Now we may assume that either h1 = h2 or h1 > h2.

If h1 > h2, then the new tree will have height h1.

But h1 <= |_ log2 k1 _| <= |_ log2 (k1 + k2) _| = = |_ log2k _|.

If h1 = h2 then we may assume k1 <= k2 and we may make T2 point to T1, forming a new tree with height h1 + 1. Then we have

h1 + 1 <= |_ log2 k1 _| + 1 <= |_ log2 2k1 _| <= |_ log2 (k1 + k2) _| = |_ log2 k _|.

Step 3. Since Steps 1 and 2 have been verified, by induction, we have proved the lemma as desired.

Proof of theorem. The program will do at most n UNION operations, each of which takes a constant amount of time. It will also do at most n FIND operations. Let us assume that initially each set contains a maximum of d elements, where d is a constant. Then during the running of the program no set will contain more than dn elements. So no FIND operation will take more time than O(log2(dn2)) = O(log2d + 2log2n) = O(log2n). Also, no more than n FIND operations will be executed. So the time to do the FIND operations will be O(nlog2n) and the total running time of the program will thus be O( n + nlog2n) = O(nlog2n).

Theorem. Kruskal's algorithm, as implemented above, will take time O(n + mlog2m ), where n = |V| and m = |E|.

Proof. Initialization takes time O(n). Sorting the edges takes time O(mlog2m). Then the loop which builds the tree will be executed at most m times. This loop does a constant times m UNION / FIND operations, and the size of each set is at most m, since each set contains only vertices connected by the edges examined so far. So this loop will take time O(mlog2m).

Exercise 22.1. Show how the graph G, in Figure 5, is represented:

a. by adjacency matrix

b. by adjacency lists

Exercise 22.2. Show the steps in executing Prim's algorithm for G, starting from vertex 5.

Exercise 22.3. Show the steps in executing Kruskal's algorithm for G. Show the tree structure for the sets constructed at each step.

Exercise 22.4. It is possible for the weighting function on the graph edges to have negative values. Would this affect the correctness of either Prim's algorithm or Kruskal's algorithm?

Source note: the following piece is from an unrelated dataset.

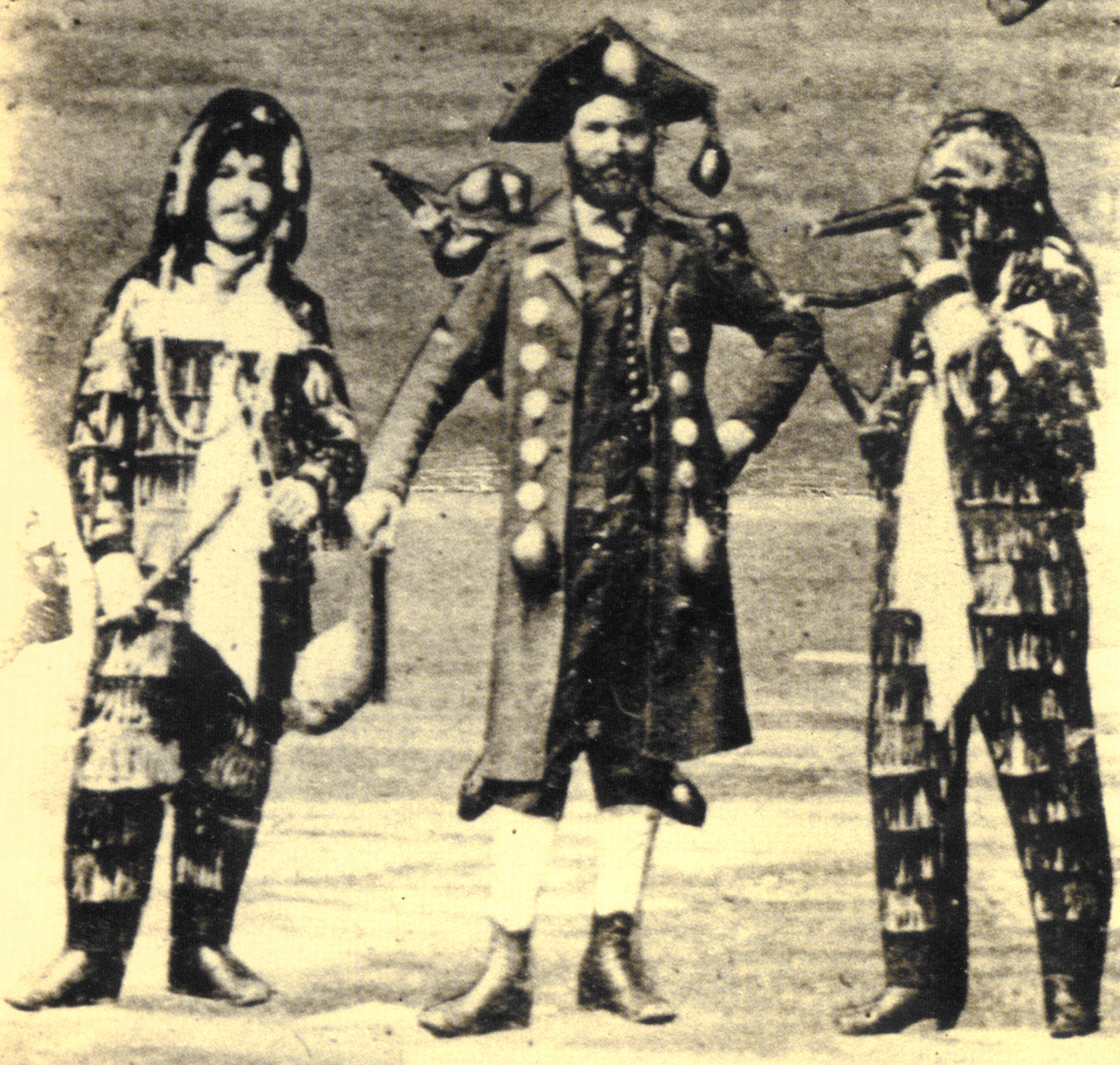 Überlingen: zwei Hänsele und ein Schwertletänzer auf dem zugefrorenen Bodensee 1880

Kruskal's algorithm. An improvement. By applying a technique known as path compression, the FIND operation can be implemented so that an n-step UNION-FIND program finishes in time O(nG(n)), where G is the "inverse" of Ackermann's function, defined as

H(0) = 1

H(i) = 2H(i-1) , i > 0.

(G(j) is then defined to be the smallest i such that H(i) > j).

Exercise 22.5. Compute H(i) for i <= 5. Compute G(j) for j <= 65536.

Exercise 22. 6. Under what circumstances would each of the MST algorithms given here be preferred>

Exercise 22.7. What would be the estimated space usage and running time for Kruskal's algorithm and Prim's algorithm if an adjacency matrix is used to represent G?